David Jencks wrote:
On Jan 8, 2007, at 12:58 AM, Alex Karasulu wrote:
David Jencks wrote:
On Jan 2, 2007, at 3:02 AM, Ersin Er wrote:
Hi (David),
I have two simple connected questions:
Is JACC basically a RBAC (Role Based Access Control) system?
If it's, do you think its model can be mapped onto the following
RBAC model:
http://csrc.nist.gov/rbac/rbacSTD-ACM.pdf ?
The NIST model for RBAC is quite sophisticated and can meet most of
the RBAC model requirements. We cannot implement this fast and it's
not our first priority but I am just dropping an email to keep this in
mind. We would also like to support XACML and its RBAC module in the
future so we'll have a stable core and a service layer that can easily
be adopted by providers as JACC. Lots of TODO.. :-)

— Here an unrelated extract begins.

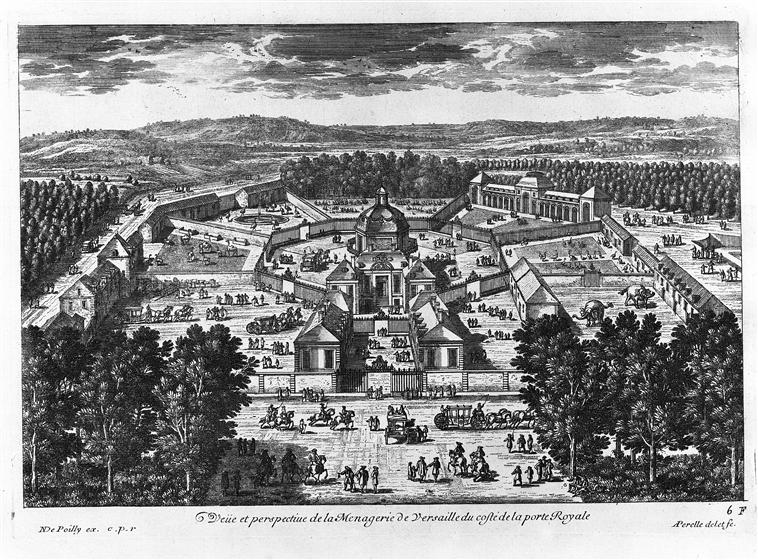 Veüe et perspectiue de la Ménagerie de Versaille du costé de la porte Royale, estampes de la ménagerie de Versailles peinte par Adam Pérelle (1638-1695), Nicolas de Poilly l'Ancien (1626-1696)

It took me a long time to actually read the paper.. still not quite
done. I think we should be careful to make sure triplesec is
consistent with the NIST model and implement as much as we can to
start with.
+1 Incidentally this is one of the biggest issues we're going to run
into. I read somewhere in the JACC spec that it does not address the
need for RBAC so there may be some impedance mismatch here.
JACC basically makes the role >> permission mapping specified in the
j2ee/jee deployment descriptors somewhat more explicit, in particular
specifying the java classes for the permissions. It leaves the
identity >> role mapping up to the implementation. I'd say it's
consistent with RBAC but not the whole story.
Hope you're right - I really haven not been able to get a clear
picture of JACC up to this point.
A lot of the spec is not a model of clarity. It's really unclear on who
can change the role >> permission mappings when. On the one hand it
seems to state that they are determined by the spec deployment
descriptors, so presumably to change them you should redeploy. On the
other hand it provides a peculiar api for changing them, but doesn't say
who is supposed to use it other than deployment.
I'm hoping triplesec will provide usable administration.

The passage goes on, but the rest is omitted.